Tools

Memory Profilers

We build memory profilers for TensorFlow, MXNet and CNTK. The goal of a memory profiler is to show the breakdown of the bulk of GPU allocated memory involved in DNN training. We classify allocations according to data structure, including

Weights: model weights.
Gradients: calculated in the backward pass, often has equal size with Weights.
Activations (or feature maps): intermediate results generated in the forward pass and reused in the backward pass. This is the major consumer of GPU memory.
Workspace: temporary space allocated for detailed implementations of operations (e.g. matrix multiplications, convolutions).
Dynamic: (explained bellow).

(Our MXNet memory profiler is available here , we will gradually put others.)

How the memory profiler works

Our profiler fhas two steps. The first step is to log each memory allocation issued by the framework (which necessitates making changes to framework code) and tag each allocation with the following information at a minimum:

The size of the allocated memory.
The type of the associated data structure (as above).

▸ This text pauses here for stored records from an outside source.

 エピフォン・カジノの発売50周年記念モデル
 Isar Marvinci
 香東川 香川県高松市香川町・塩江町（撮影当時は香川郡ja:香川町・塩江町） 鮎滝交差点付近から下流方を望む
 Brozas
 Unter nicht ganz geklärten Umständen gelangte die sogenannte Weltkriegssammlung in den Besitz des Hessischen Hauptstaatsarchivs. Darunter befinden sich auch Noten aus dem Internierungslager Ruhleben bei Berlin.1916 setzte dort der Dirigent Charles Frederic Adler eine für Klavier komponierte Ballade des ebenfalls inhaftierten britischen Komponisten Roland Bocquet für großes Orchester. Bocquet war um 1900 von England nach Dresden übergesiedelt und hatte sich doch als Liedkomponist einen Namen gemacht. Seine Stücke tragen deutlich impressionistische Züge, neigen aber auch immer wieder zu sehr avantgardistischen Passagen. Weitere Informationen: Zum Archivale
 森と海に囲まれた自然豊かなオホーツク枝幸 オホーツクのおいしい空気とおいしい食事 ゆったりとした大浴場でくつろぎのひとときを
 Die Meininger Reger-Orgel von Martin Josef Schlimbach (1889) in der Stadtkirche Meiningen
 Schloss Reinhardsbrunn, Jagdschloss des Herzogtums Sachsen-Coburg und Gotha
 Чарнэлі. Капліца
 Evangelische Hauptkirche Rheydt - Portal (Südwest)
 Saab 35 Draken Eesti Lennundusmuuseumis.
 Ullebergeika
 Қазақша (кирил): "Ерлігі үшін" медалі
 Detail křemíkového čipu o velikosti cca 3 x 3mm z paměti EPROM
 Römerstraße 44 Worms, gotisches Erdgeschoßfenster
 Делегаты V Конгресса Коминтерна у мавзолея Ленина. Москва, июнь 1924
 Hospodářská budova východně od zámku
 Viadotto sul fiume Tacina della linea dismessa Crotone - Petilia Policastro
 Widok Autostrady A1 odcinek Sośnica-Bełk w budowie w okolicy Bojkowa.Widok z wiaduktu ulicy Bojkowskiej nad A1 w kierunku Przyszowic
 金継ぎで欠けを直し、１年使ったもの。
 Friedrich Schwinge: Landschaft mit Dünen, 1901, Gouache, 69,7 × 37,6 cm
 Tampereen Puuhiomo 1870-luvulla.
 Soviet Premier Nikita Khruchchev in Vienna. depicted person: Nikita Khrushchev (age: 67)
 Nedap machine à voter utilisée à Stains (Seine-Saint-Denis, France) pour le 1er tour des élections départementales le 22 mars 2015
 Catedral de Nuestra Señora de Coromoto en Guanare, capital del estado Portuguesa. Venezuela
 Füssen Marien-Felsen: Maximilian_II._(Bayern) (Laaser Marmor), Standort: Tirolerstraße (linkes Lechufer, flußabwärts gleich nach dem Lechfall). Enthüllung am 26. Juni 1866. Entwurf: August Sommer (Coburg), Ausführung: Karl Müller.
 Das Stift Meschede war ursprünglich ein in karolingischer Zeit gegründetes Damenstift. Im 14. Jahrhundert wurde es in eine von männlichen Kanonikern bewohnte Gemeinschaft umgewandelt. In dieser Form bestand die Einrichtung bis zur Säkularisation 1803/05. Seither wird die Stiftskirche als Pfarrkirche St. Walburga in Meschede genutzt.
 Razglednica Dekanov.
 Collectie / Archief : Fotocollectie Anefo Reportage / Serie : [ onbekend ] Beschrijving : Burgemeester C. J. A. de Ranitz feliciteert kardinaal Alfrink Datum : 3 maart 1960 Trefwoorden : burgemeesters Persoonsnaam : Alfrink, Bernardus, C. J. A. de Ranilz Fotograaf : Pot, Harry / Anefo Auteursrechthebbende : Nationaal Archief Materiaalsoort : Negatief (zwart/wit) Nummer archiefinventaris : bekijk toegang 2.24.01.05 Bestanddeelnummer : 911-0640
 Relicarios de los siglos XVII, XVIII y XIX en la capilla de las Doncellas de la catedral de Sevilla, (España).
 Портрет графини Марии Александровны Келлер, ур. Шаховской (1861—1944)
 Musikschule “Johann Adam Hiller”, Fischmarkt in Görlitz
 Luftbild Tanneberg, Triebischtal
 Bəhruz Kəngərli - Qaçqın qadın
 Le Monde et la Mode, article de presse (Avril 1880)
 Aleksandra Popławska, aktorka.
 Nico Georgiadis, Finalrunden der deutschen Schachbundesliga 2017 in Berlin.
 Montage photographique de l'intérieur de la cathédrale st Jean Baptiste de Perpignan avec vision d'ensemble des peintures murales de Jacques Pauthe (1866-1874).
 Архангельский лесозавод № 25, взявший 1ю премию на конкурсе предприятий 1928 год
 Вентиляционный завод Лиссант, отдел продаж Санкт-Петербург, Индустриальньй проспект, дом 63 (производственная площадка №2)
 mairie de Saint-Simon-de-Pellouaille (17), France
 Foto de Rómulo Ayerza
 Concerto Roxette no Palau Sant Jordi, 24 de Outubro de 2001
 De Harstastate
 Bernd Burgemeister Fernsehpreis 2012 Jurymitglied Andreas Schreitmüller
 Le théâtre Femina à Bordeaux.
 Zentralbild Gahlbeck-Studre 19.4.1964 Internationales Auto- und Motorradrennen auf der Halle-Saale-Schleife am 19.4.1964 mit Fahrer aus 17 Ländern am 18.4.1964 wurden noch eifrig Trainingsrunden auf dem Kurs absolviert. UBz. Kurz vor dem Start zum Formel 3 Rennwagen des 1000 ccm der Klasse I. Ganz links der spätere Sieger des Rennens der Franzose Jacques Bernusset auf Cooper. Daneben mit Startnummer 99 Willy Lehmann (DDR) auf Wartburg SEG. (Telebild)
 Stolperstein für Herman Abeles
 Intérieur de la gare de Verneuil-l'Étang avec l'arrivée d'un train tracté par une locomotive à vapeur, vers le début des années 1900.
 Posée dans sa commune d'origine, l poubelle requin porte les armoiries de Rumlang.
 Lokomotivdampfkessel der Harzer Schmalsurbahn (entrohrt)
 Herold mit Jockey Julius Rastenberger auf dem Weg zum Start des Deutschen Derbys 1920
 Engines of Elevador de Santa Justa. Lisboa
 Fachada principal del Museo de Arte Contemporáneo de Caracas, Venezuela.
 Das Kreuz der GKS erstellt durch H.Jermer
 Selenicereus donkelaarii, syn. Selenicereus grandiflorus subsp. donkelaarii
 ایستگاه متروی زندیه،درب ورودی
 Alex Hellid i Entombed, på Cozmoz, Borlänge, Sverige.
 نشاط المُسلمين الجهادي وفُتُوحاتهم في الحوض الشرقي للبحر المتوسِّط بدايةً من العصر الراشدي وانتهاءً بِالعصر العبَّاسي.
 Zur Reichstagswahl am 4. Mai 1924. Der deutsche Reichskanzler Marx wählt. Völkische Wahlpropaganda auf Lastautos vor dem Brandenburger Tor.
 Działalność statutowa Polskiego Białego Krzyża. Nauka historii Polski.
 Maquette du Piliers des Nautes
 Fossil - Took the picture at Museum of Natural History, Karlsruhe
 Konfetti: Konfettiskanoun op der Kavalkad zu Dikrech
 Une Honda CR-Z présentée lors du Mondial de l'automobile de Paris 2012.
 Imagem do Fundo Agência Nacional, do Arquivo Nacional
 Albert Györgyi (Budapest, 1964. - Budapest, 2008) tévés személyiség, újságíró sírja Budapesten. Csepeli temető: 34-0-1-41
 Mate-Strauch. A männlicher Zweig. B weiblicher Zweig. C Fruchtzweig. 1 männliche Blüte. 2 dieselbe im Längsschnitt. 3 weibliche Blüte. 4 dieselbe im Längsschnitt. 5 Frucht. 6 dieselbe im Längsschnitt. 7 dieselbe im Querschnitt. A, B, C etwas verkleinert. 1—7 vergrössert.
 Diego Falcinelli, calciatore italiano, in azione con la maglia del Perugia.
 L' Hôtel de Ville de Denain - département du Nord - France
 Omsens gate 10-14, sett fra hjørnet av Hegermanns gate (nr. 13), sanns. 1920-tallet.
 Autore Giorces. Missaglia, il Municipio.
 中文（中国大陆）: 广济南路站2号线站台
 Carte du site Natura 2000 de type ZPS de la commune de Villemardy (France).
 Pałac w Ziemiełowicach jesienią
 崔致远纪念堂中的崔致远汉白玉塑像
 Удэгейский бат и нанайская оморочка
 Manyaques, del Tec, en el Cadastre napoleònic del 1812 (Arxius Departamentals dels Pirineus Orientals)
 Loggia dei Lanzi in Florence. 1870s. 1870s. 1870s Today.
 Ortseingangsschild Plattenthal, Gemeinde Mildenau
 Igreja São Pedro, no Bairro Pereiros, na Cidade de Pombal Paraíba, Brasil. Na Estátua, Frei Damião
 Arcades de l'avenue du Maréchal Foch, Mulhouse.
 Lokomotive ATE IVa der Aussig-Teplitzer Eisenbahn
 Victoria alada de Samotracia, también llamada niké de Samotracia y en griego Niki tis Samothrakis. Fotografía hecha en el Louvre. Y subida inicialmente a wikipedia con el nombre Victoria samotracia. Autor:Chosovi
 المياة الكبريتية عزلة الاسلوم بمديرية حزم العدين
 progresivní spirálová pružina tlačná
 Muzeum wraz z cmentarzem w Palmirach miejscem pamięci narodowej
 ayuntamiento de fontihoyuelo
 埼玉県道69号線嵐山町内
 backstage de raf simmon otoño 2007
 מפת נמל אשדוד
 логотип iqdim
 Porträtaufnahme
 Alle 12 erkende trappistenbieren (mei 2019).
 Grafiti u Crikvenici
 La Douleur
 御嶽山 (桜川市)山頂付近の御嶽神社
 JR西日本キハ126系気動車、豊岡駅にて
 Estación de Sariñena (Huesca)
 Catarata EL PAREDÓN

The second step is to process the log using a parser program. The whole profiling stack is shown following:

Generally, each framework employs a wrapper around low-level memory allocation calls, such as cudaMalloc(...). Unfortunately, the latter information is usually not directly accessible from the wrapper. To obtain this information, we must trace the call stack up to where the type of the data structure is known and pass that information back down to the wrapper. The definitions of all functions on the stack in between must be altered.

Unfortunately, due to the complexity of the code, it is often very difficult to trace the call stack and find the right place to pass data structure information. The allocation wrapper function may be called in the initialization function of a tensor, which is invoked in an enormous number of places, and only a small portion of initializations actually trigger memory allocation. Through research and careful analysis on the framework codebases and with additional hacking skills, we manage to attach the correct data structure information to most of the memory allocations, though there are still potentially unclassified allocations that have not been accounted for yet. This issue can be incrementally fixed as we test the memory profiler with more training cases.

The core code of TensorFlow, MXNet and CNTK are all written in C/C++. Since all of them support bindings with python, memory allocations may be triggered implicitly from python (especially for MXNet). To capture all these allocations and tag them with the correct data structure information likely requires a complete restructure of the framework code. Our memory profilers are not yet able to classify them. As we noticed most of them are generated during the training epochs, while Weights, Gradients, Activations are mostly initialized before training starts, We assign these allocations with a new type called "Dynamic".

After obtaining the memory allocation log, it can then be parsed by a simple python program that outputs the allocation breakdown results. The python program can easily tell the data structure if the proper keywords are attached. We aim to open source our modified version of the frameworks with memory profiling capability, alongside our python parsers soon.

Example results

Here are two examples from Inception and Deep Speech 2 that show the results of our memory profiling.

Notice that the memory consumption calculated by our memory profiler, will be less then the real memory consumption (one can check using nvidia-smi). The major reason is the memory paging. The page size is 2MB. Each memory allocation might cause some waste in the a page, and the waste accumulated will make the calculated memory consumption a few hundred MB off than the real memory consumption.